- [What is needed]:
Going down the data below, set down exactly the line with "econòmic | -0.025 |" and each line after it through the line with "general | 0.06 |"; no other lines.

(Extracted records)
====

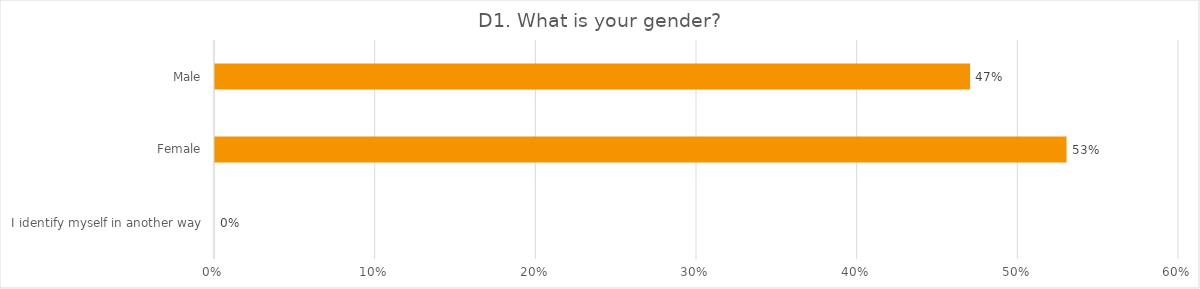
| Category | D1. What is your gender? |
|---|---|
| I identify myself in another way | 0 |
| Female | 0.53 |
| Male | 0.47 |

====

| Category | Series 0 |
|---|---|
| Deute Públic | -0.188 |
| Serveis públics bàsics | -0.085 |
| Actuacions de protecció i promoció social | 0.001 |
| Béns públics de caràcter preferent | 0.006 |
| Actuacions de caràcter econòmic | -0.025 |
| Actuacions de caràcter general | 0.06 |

====

- [Answer to this task]:
| Actuacions de caràcter econòmic | -0.025 |
| Actuacions de caràcter general | 0.06 |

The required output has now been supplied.